Data excerpts:
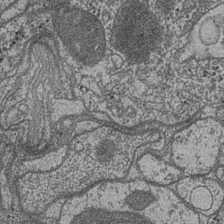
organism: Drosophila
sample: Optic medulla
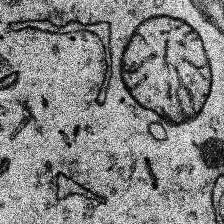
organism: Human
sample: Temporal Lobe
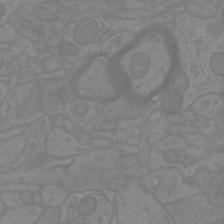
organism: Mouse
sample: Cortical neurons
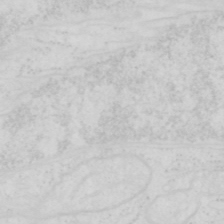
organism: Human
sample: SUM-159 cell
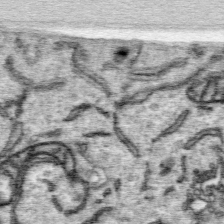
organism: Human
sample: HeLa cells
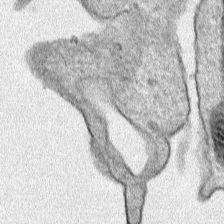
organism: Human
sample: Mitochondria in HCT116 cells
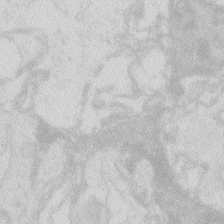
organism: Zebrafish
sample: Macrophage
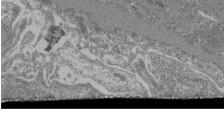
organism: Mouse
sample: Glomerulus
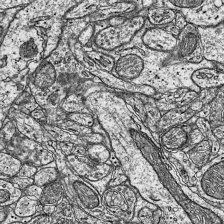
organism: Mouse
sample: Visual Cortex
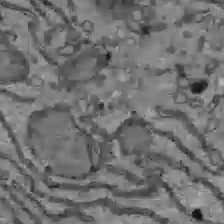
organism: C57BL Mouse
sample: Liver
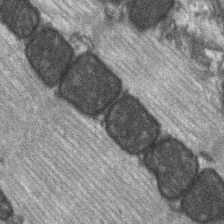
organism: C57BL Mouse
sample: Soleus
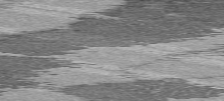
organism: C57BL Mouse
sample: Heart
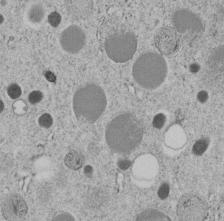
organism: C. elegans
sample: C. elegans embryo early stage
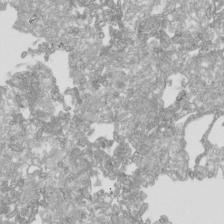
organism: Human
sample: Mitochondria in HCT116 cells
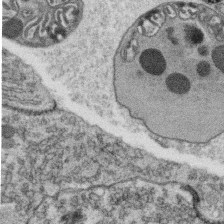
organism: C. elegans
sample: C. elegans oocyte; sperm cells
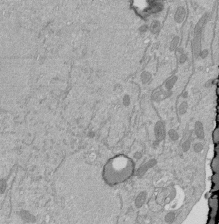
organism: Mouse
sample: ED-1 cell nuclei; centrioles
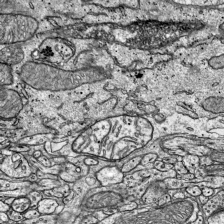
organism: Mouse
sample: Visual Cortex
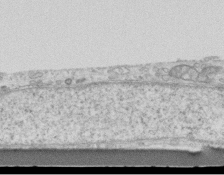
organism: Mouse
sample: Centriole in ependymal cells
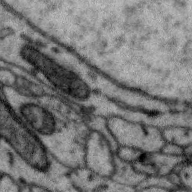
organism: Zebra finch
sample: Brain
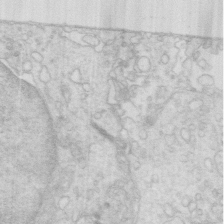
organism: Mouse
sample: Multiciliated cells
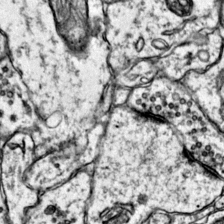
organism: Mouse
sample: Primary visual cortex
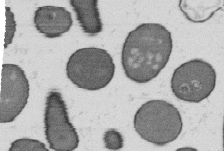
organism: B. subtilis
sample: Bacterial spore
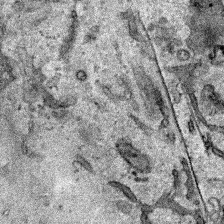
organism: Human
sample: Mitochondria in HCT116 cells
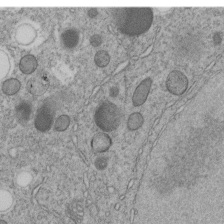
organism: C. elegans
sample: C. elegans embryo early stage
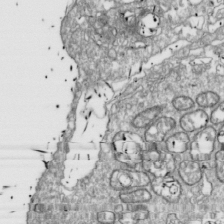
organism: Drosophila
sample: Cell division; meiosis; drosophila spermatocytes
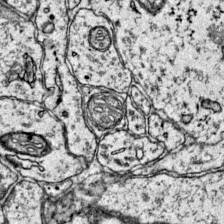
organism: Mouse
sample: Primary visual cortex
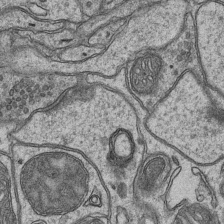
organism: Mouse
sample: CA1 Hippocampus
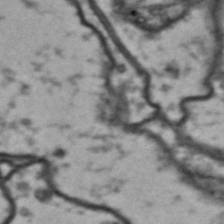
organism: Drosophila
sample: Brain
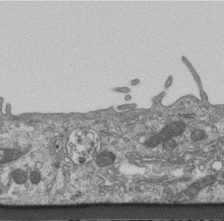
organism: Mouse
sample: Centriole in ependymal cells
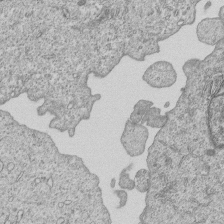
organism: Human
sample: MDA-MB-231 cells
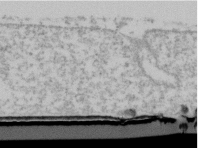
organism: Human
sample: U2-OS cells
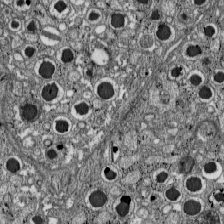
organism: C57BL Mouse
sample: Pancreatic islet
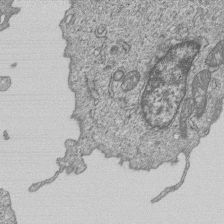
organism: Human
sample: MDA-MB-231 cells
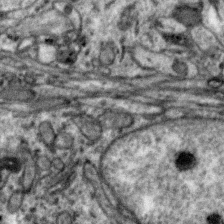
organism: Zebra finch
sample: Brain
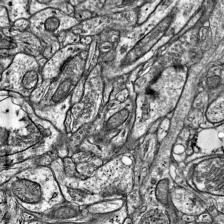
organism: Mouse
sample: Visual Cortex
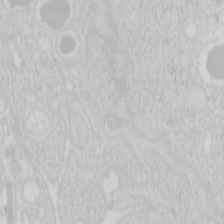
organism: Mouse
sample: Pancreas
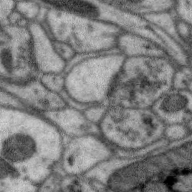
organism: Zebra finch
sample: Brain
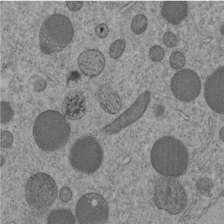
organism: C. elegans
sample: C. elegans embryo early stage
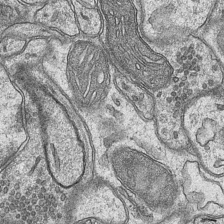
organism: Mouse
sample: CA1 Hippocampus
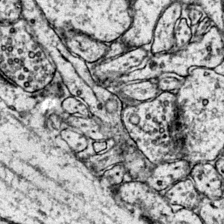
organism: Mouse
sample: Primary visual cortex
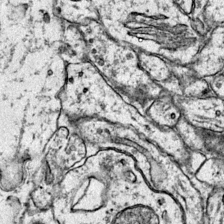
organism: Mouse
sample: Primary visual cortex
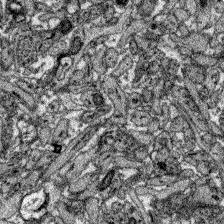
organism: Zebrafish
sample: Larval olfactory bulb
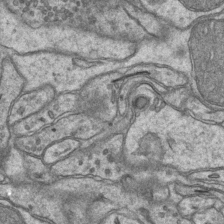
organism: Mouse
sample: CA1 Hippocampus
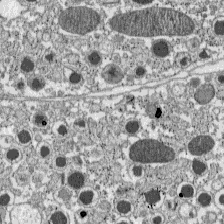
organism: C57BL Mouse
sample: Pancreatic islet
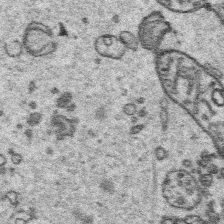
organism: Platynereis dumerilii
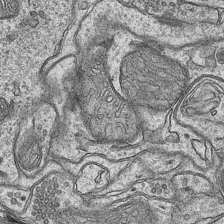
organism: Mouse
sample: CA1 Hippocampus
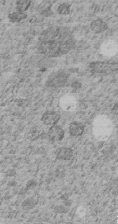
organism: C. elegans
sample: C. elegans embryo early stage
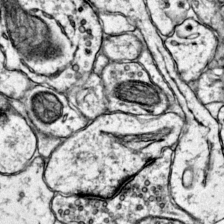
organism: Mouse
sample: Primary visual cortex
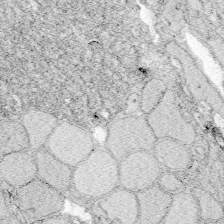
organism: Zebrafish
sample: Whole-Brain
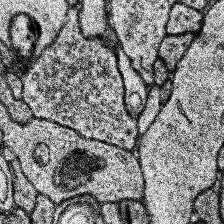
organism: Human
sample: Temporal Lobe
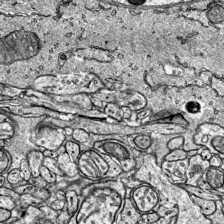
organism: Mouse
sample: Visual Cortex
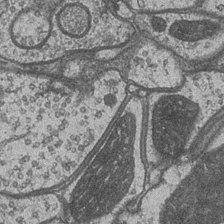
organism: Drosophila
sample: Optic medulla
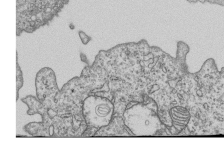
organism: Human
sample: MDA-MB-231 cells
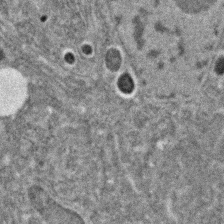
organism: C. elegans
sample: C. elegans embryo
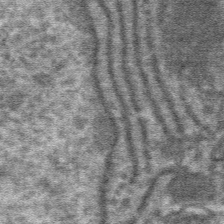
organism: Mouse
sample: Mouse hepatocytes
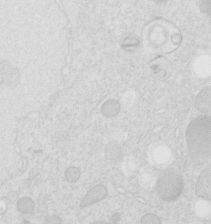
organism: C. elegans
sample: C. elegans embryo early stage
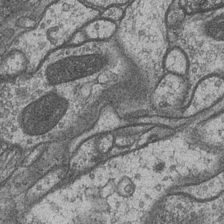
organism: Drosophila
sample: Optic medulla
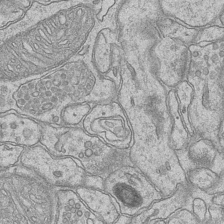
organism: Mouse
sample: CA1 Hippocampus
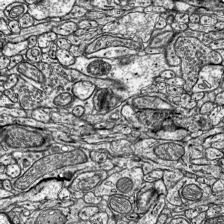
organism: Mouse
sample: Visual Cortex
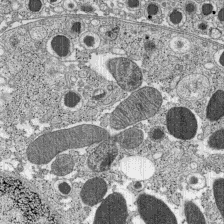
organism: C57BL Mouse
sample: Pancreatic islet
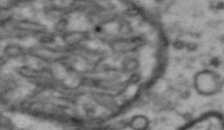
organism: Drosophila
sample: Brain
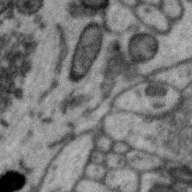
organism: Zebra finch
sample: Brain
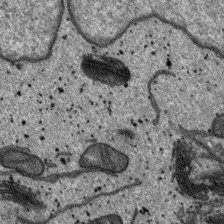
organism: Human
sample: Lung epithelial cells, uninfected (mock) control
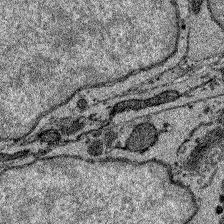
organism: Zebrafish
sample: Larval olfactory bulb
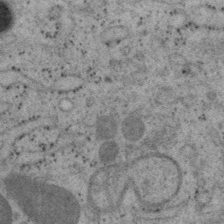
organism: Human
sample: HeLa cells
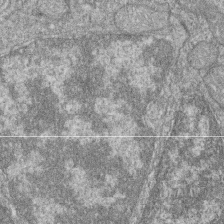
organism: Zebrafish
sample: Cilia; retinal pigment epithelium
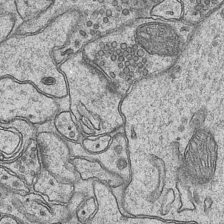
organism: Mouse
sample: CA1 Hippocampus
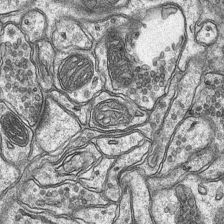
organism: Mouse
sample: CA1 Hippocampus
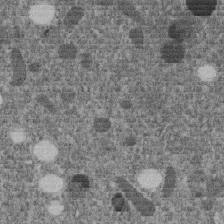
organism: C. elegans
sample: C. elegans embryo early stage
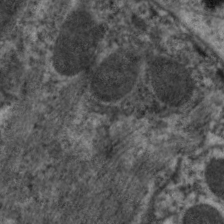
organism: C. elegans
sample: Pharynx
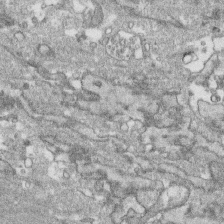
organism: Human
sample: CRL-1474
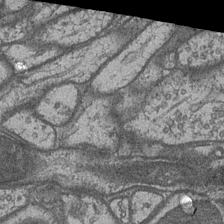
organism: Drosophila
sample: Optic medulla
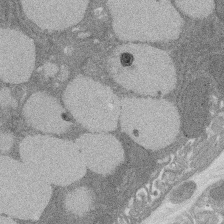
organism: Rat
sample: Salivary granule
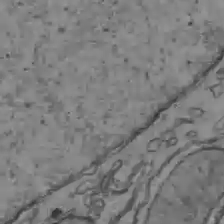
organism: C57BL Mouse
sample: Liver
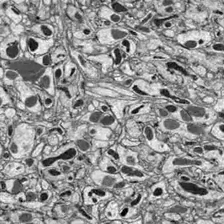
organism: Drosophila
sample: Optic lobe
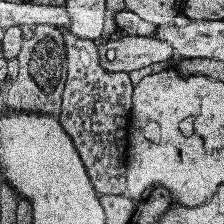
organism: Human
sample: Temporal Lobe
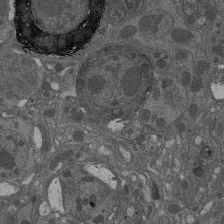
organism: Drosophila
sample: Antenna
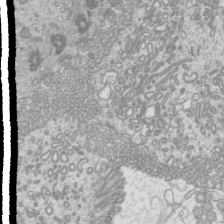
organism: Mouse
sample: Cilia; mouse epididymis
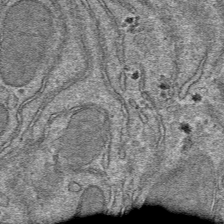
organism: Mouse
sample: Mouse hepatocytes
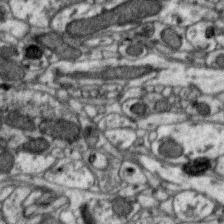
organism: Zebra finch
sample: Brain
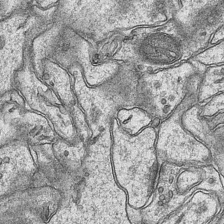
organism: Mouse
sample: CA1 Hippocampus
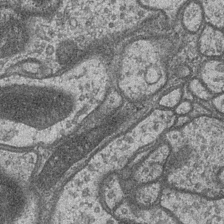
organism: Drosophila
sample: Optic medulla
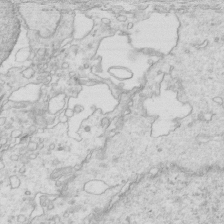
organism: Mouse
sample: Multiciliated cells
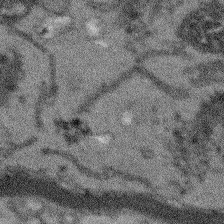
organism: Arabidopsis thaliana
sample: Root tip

● **Task description**
Every line of the data above is to be repeated exactly; the images are to be left out.

● **Exercise result**
organism: Drosophila
sample: Optic medulla
organism: Human
sample: Temporal Lobe
organism: Mouse
sample: Cortical neurons
organism: Human
sample: SUM-159 cell
organism: Human
sample: HeLa cells
organism: Human
sample: Mitochondria in HCT116 cells
organism: Zebrafish
sample: Macrophage
organism: Mouse
sample: Glomerulus
organism: Mouse
sample: Visual Cortex
organism: C57BL Mouse
sample: Liver
organism: C57BL Mouse
sample: Soleus
organism: C57BL Mouse
sample: Heart
organism: C. elegans
sample: C. elegans embryo early stage
organism: Human
sample: Mitochondria in HCT116 cells
organism: C. elegans
sample: C. elegans oocyte; sperm cells
organism: Mouse
sample: ED-1 cell nuclei; centrioles
organism: Mouse
sample: Visual Cortex
organism: Mouse
sample: Centriole in ependymal cells
organism: Zebra finch
sample: Brain
organism: Mouse
sample: Multiciliated cells
organism: Mouse
sample: Primary visual cortex
organism: B. subtilis
sample: Bacterial spore
organism: Human
sample: Mitochondria in HCT116 cells
organism: C. elegans
sample: C. elegans embryo early stage
organism: Drosophila
sample: Cell division; meiosis; drosophila spermatocytes
organism: Mouse
sample: Primary visual cortex
organism: Mouse
sample: CA1 Hippocampus
organism: Drosophila
sample: Brain
organism: Mouse
sample: Centriole in ependymal cells
organism: Human
sample: MDA-MB-231 cells
organism: Human
sample: U2-OS cells
organism: C57BL Mouse
sample: Pancreatic islet
organism: Human
sample: MDA-MB-231 cells
organism: Zebra finch
sample: Brain
organism: Mouse
sample: Visual Cortex
organism: Mouse
sample: Pancreas
organism: Zebra finch
sample: Brain
organism: C. elegans
sample: C. elegans embryo early stage
organism: Mouse
sample: CA1 Hippocampus
organism: Mouse
sample: Primary visual cortex
organism: Mouse
sample: Primary visual cortex
organism: Zebrafish
sample: Larval olfactory bulb
organism: Mouse
sample: CA1 Hippocampus
organism: C57BL Mouse
sample: Pancreatic islet
organism: Platynereis dumerilii
organism: Mouse
sample: CA1 Hippocampus
organism: C. elegans
sample: C. elegans embryo early stage
organism: Mouse
sample: Primary visual cortex
organism: Zebrafish
sample: Whole-Brain
organism: Human
sample: Temporal Lobe
organism: Mouse
sample: Visual Cortex
organism: Drosophila
sample: Optic medulla
organism: Human
sample: MDA-MB-231 cells
organism: C. elegans
sample: C. elegans embryo
organism: Mouse
sample: Mouse hepatocytes
organism: C. elegans
sample: C. elegans embryo early stage
organism: Drosophila
sample: Optic medulla
organism: Mouse
sample: CA1 Hippocampus
organism: Mouse
sample: Visual Cortex
organism: C57BL Mouse
sample: Pancreatic islet
organism: Drosophila
sample: Brain
organism: Zebra finch
sample: Brain
organism: Human
sample: Lung epithelial cells, uninfected (mock) control
organism: Zebrafish
sample: Larval olfactory bulb
organism: Human
sample: HeLa cells
organism: Zebrafish
sample: Cilia; retinal pigment epithelium
organism: Mouse
sample: CA1 Hippocampus
organism: Mouse
sample: CA1 Hippocampus
organism: C. elegans
sample: C. elegans embryo early stage
organism: C. elegans
sample: Pharynx
organism: Human
sample: CRL-1474
organism: Drosophila
sample: Optic medulla
organism: Rat
sample: Salivary granule
organism: C57BL Mouse
sample: Liver
organism: Drosophila
sample: Optic lobe
organism: Human
sample: Temporal Lobe
organism: Drosophila
sample: Antenna
organism: Mouse
sample: Cilia; mouse epididymis
organism: Mouse
sample: Mouse hepatocytes
organism: Zebra finch
sample: Brain
organism: Mouse
sample: CA1 Hippocampus
organism: Drosophila
sample: Optic medulla
organism: Mouse
sample: Multiciliated cells
organism: Arabidopsis thaliana
sample: Root tip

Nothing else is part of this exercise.